Oranje wordt door tientallen prominenten gevolgd in Portugal, en door miljoenen zelfbenoemde bondscoaches in Nederland. Vaak zijn de meningen verdeeld, maar na de eerste wedstrijd in Porto viel vooral de eensgezindheid in de commentaren op. Dick Advocaat is onnavolgbaar geworden, en niet in positieve zin. Niet voor het eerst moest het elftal na een ontluisterende eerste helft, de eerste tien minuten daargelaten, omgegooid worden. Advocaat heeft opnieuw aangetoond een behoudende twijfelaar te zijn die geen keuzes kan maken en ergens bengelt tussen verfrissing en vergrijzing.
Het gesol met Sneijder is illustratief voor het gezwabber. Sinds het begin van de voorbereiding had Advocaat al zijn bedenkingen. Hij vreesde dat 'young Wesley' de fysieke strijd zou gaan verliezen, terwijl Sneijder het juist omdraaide en van mening was dat Duitsland achter Nederland moest aanlopen.
"We gaan altijd van onze eigen kracht uit", zei Advocaat vooraf nog, maar die krasse taal strookt niet met zijn opvattingen. Hij durft Arjen Robben niet te brengen, maar valt terug op Boudewijn Zenden. Hij durft Sneijder niet te laten duelleren met de Duitsers, maar komt met een ingewikkelde theorie over 4-3-3, waarin drie linksbenige spelers op papier het middenveld bemannen. Om vervolgens het elftal te zien overhellen, waardoor Andy van der Meyde er aan de rechterkant verloren bij liep. Het is te hopen dat Advocaat in de aanloop naar de tweede wedstrijd niet hetzelfde scenario raadpleegt. Of zal de angst voor de Tsjechen weer groter zijn dan het geloof in een dominerend Oranje?
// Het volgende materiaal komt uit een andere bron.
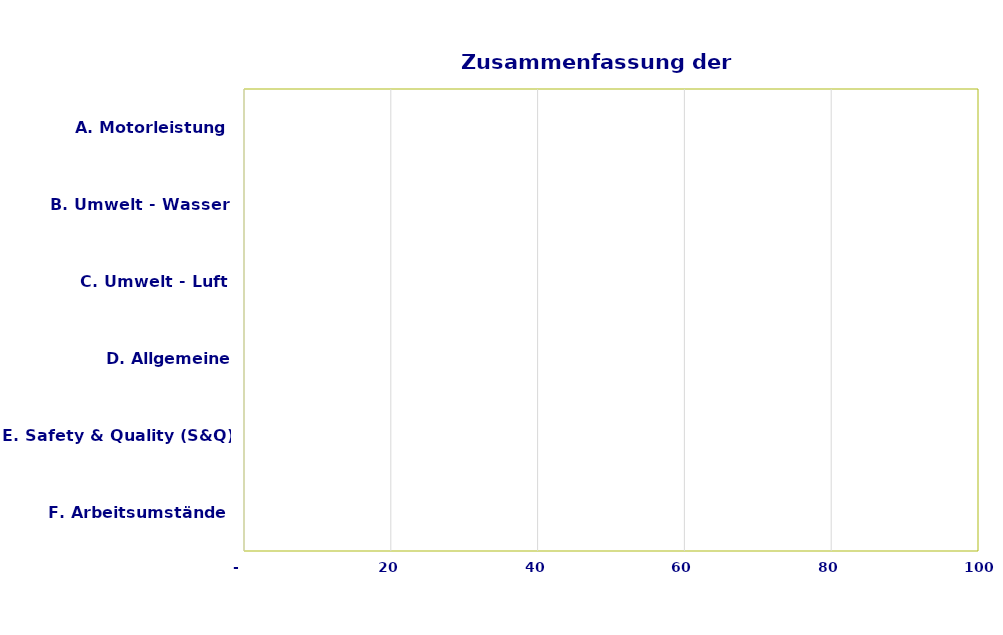
| Category | Score |
|---|---|
| F. Arbeitsumstände | 0 |
| E. Safety & Quality (S&Q) | 0 |
| D. Allgemeine Zertifizierung | 0 |
| C. Umwelt - Luft | 0 |
| B. Umwelt - Wasser | 0 |
| A. Motorleistung | 0 |
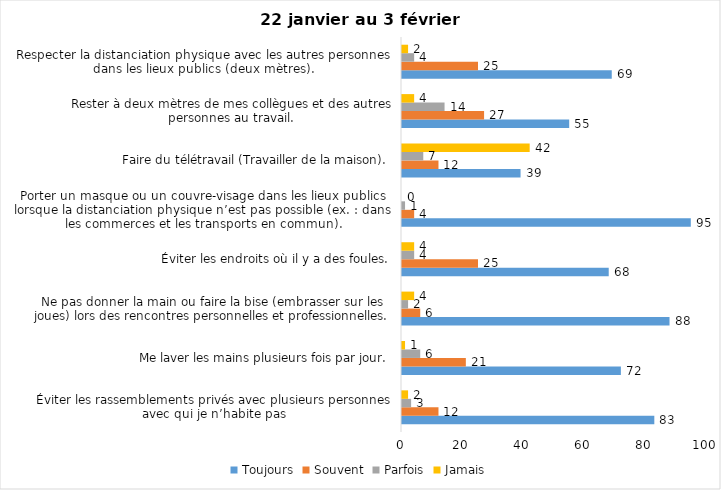
| Category | Toujours | Souvent | Parfois | Jamais |
|---|---|---|---|---|
| Éviter les rassemblements privés avec plusieurs personnes avec qui je n’habite pas | 83 | 12 | 3 | 2 |
| Me laver les mains plusieurs fois par jour. | 72 | 21 | 6 | 1 |
| Ne pas donner la main ou faire la bise (embrasser sur les joues) lors des rencontres personnelles et professionnelles. | 88 | 6 | 2 | 4 |
| Éviter les endroits où il y a des foules. | 68 | 25 | 4 | 4 |
| Porter un masque ou un couvre-visage dans les lieux publics lorsque la distanciation physique n’est pas possible (ex. : dans les commerces et les transports en commun). | 95 | 4 | 1 | 0 |
| Faire du télétravail (Travailler de la maison). | 39 | 12 | 7 | 42 |
| Rester à deux mètres de mes collègues et des autres personnes au travail. | 55 | 27 | 14 | 4 |
| Respecter la distanciation physique avec les autres personnes dans les lieux publics (deux mètres). | 69 | 25 | 4 | 2 |

"Ik had begrepen dat ik het goed heb gedaan", zei Sneijder over de eerste weken. Juist omdat hij die indruk kreeg, kwam de klap zo hard aan. De man van 1 miljard, zoals hij na de wedstrijd tegen Schotland werd genoemd, voegt ook als hij niet uitblinkt altijd wel iets toe aan het stramme spel van Oranje. "Sneijder zorgde in de tweede helft voor de ommekeer", vond analist Johan Cruyff. "Hij leek de enige die wist wat hij deed. Hij speelde vooruit, de rest niet."
Vanwege bovenstaande uitlatingen was het zo frappant dat Advocaat, geconfronteerd met de rol van Sneijder, na afloop luchtig opmerkte dat invallen veel makkelijker is. Het klonk kinderachtig. Alsof hij niet wilde erkennen dat Nederland, door vooruit te voetballen, de Duitsers veel eerder in de houdgreep had kunnen nemen. Zoals het ook erg goedkoop was om Johnny Heitinga en Wilfred Bouma te bekritiseren. De jonge verdedigers zijn makkelijke slachtoffers.
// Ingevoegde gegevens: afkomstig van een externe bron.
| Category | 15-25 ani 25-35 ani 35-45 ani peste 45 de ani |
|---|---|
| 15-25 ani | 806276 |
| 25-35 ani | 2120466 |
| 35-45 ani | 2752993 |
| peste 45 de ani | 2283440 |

Over de tweede helft vertelde Sneijder: "Je kon wel zien dat Andy meer ballen kreeg." Dat de rechterspits daar erg weinig mee deed, is een ander verhaal. Maar het was geen schande om het opportunisme weer eens bij de hand te nemen. Of, zoals invaller Pierre van Hooijdonk stelde: "Het gaat niet om namen, maar om de manier van spelen." In de beginfase was al gebleken dat Duitsland achterin kwetsbaar is én bang voor de Nederlandse stootkracht. Advocaat heeft verzuimd dat psychologische voordeel uit te buiten. Eerst verzoop Sneijder in het verworpen systeem als 'ruitenwisser'. Daarna vond hij zijn plek in het systeem dat hem op het lijf is geschreven, hoewel hij zegt: "Het maakt me geen donder uit waar ik speel; als ik maar speel. Ik wil het heel graag laten zien." Wat in zijn voordeel spreekt: niemand kan aanvallers beter bedienen dan hij. En als er iets niet gebeurt met de tweebenige Ajacied in de ploeg, is het dat een elftal maar één flank gebruikt.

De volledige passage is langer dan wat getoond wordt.